The Senate’s new Republican Tax and Expense Reduction Bill aims to make many key aspects of the 2017 tax cuts permanent, though it will scale back some of what the House had passed.
A central version of President Trump’s “big, beautiful bill” was unveiled by the Senate Finance Committee on Monday.
This Senate bill will adhere to current federal tax brackets, aiming to promote standard deductions while maintaining the end of individual exemptions.
In a notable difference from the House version, the bill increases child tax credits (CTCs) to $2,200 per child, a drop from the $2,500 proposed in the House.
It introduces new tax deductions for tips, overtime pay, and car loan interest, but these won’t be fully deductible.
For tips, deductions will be available from 2028 up to $25,000. Overtime pay can be deducted up to $12,500, or $25,000 for co-applicants, also until 2028. Car loan interest could be deducted up to $10,000 during the same period.
An important change is the reestablishment of a $10,000 cap on the state and local tax (salt) deduction. The House had proposed raising this cap to $40,000 after much discussion. This return might stir discontent among certain groups in the House who were expecting a more generous deal, as well as President Trump, who has also expressed a desire to “reclaim the salt.”
Senate Majority Leader John Tune (Rs.D.) commented that the salt cap is “negotiable,” but reverting to the old cap would undermine the agreement reached previously.
Additionally, the bill proposes a savings account for children, where parents and relatives can contribute $5,000 annually after taxes, adjusted for inflation. The government will also contribute $1,000 for every child born between 2024 and 2028.
Along with the modest increase in child tax credits, the bill sets limits on another tax credit designed for low-income workers.
Under the new credit certification program, taxpayers will need to submit information and documentation “as required by regulatory secretaries.”
Critics argue that this requirement could result in a significant rise in audits targeting low-income taxpayers.
Greg Leiserson, a senior fellow at the NYU Tax Law Center, noted that the EITC pre-certification could lead to an unprecedented number of audits, particularly affecting low- and moderate-income workers.
A study from Stanford University revealed that the IRS in 2023 would “disproportionately audit Black taxpayers” in part due to the management of earned income tax credits.

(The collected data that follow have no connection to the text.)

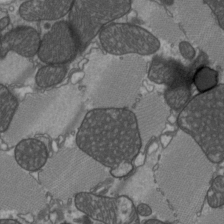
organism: C57BL Mouse
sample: Heart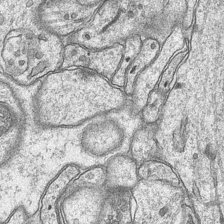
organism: Mouse
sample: CA1 Hippocampus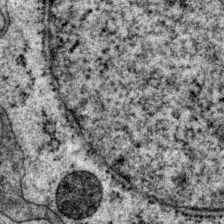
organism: P. pacificus
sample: Pharynx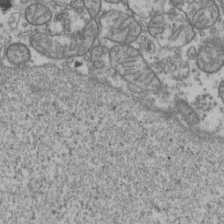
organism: Human
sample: Activated Jurkat CD4+ T cells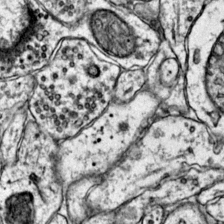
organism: Mouse
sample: Primary visual cortex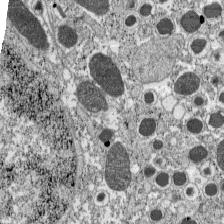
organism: C57BL Mouse
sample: Pancreatic islet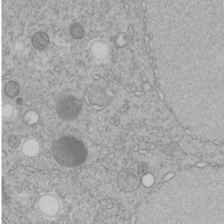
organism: C. elegans
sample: C. elegans embryo early stage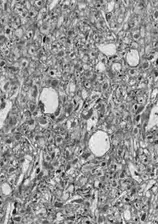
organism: Drosophila
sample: Optic lobe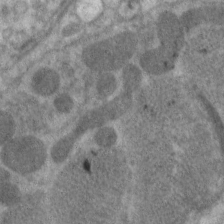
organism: C. elegans
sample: Pharynx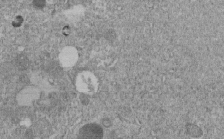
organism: C. elegans
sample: C. elegans embryo early stage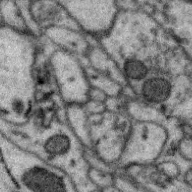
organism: Zebra finch
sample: Brain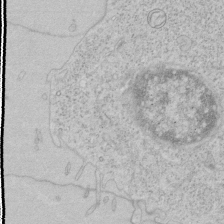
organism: Human
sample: Mitochondria in HCT116 cells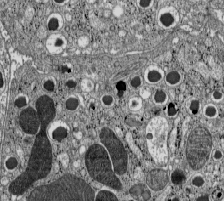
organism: C57BL Mouse
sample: Pancreatic islet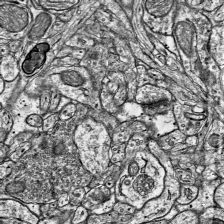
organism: Mouse
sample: Visual Cortex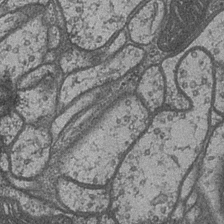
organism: Drosophila
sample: Optic medulla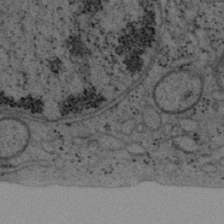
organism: Human
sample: HeLa cells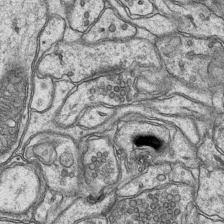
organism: Mouse
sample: CA1 Hippocampus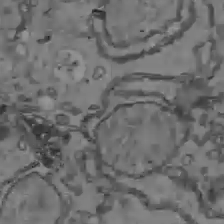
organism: C57BL Mouse
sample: Liver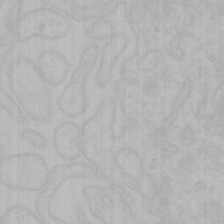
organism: Mouse
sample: Choroid plexus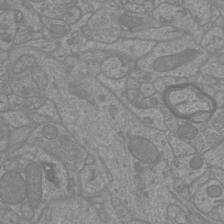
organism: Mouse
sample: Cortical neurons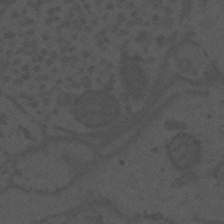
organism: Mouse
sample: Suprachiasmatic nucleus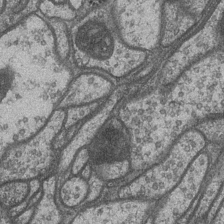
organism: Drosophila
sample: Optic medulla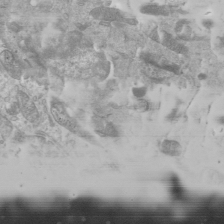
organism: Mouse
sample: Cilia; mouse epididymis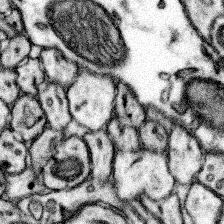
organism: Mouse
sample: Somatosensory cortex neuropil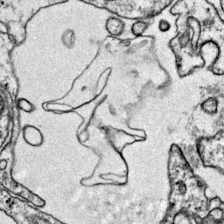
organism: Mouse
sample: Primary visual cortex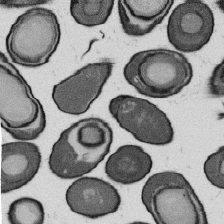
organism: B. subtilis
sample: Bacterial spore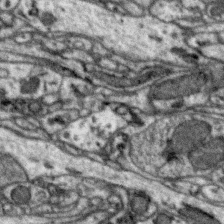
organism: Zebra finch
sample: Brain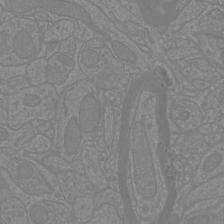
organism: Mouse
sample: Cortical neurons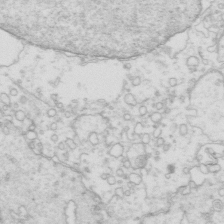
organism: Mouse
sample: Multiciliated cells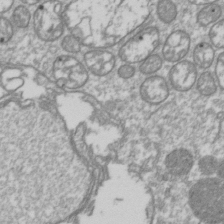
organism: Drosophila
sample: Cell division; meiosis; drosophila spermatocytes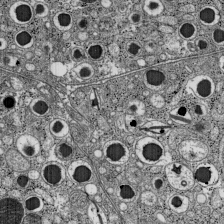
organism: C57BL Mouse
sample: Pancreatic islet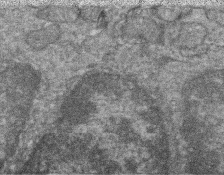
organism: Zebrafish
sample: Cilia; retinal pigment epithelium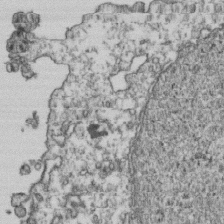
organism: Human
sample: Activated Jurkat CD4+ T cells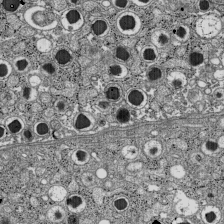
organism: C57BL Mouse
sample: Pancreatic islet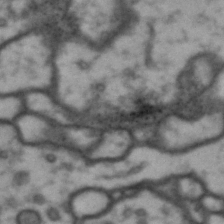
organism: Drosophila
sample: Brain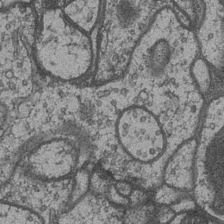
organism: Drosophila
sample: Optic medulla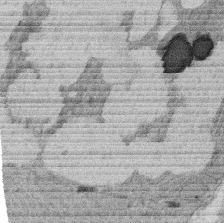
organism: Rat
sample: Salivary granule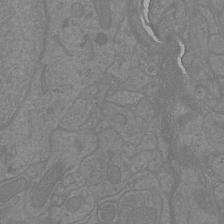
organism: Mouse
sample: Cortical neurons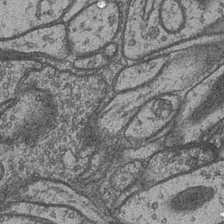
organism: Drosophila
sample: Optic medulla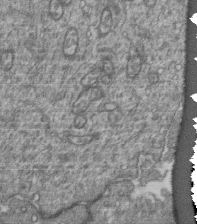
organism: Human
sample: Retinal organoid Rod and Cone cells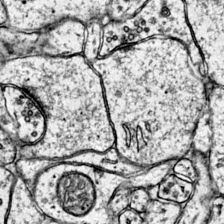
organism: Mouse
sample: Primary visual cortex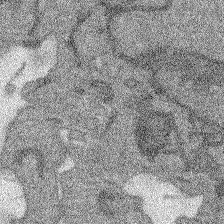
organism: Human
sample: HeLa cells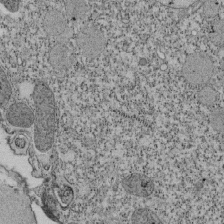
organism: Tetrahymena
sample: Cilia in tetrahymena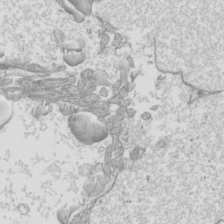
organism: Mouse
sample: Cilia; mouse epididymis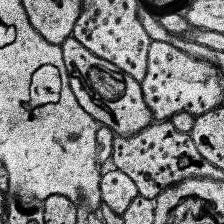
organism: Human
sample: Temporal Lobe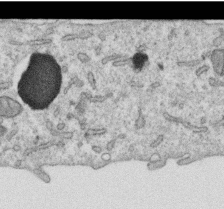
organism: Human
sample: Centriole in RPE cells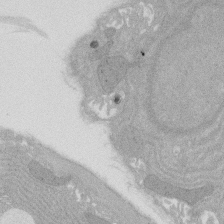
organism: Rat
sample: Salivary granule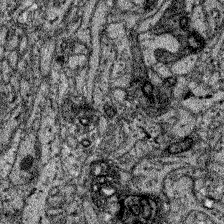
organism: Zebrafish
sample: Larval olfactory bulb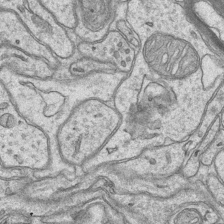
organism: Mouse
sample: CA1 Hippocampus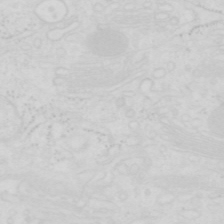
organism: Human
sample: SUM-159 cell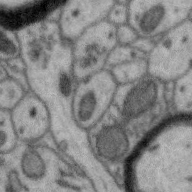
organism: Zebra finch
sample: Brain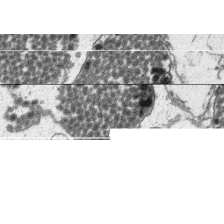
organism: Platynereis dumerilii
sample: Parapodia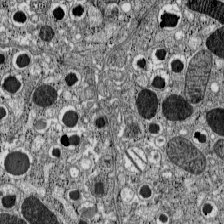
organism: C57BL Mouse
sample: Pancreatic islet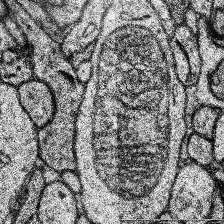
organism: Human
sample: Temporal Lobe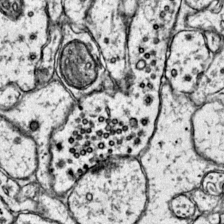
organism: Mouse
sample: Primary visual cortex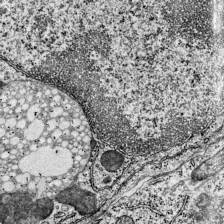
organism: Mouse
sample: Visual Cortex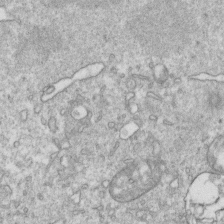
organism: Mouse
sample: Activated OT-1 CD8+ T cells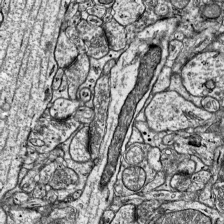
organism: Mouse
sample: Visual Cortex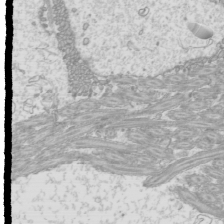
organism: Mouse
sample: Cilia; mouse epididymis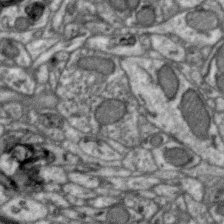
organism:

The new law will also increase the succession and gift tax exemption cap to $15 million in 2026, and to $30 million for married couples, adjusting for inflation.
The pass-through entity deduction, highly valued by many businesses, will remain at 20%, differing from the House version, which proposed an increase to 23%.
This pass-through deduction will expand to cover incomes up to $75,000 and $150,000 for joint filers. Changes will also be made to businesses labeled as “special services trade or business,” which impacts specific service industries.
Other business tax credits will be available as well, including those from three aspects of the 2017 changes that have expired, but were included in tax laws voted on last year.
Research and development expenses will soon be deductible and retroactive to 2024. Additionally, bonus depreciation, allowing businesses to deduct depreciation costs immediately, will be made permanent. The threshold for equipment purchases and use post-January 19, 2025, will be raised to 100%.
Business payment expenses will see an increase in deductions following EBITDA accounting standards, excluding depreciation and amortization costs. This particular tax credit is especially important for leveraged buyout companies that finance investments through borrowed funds.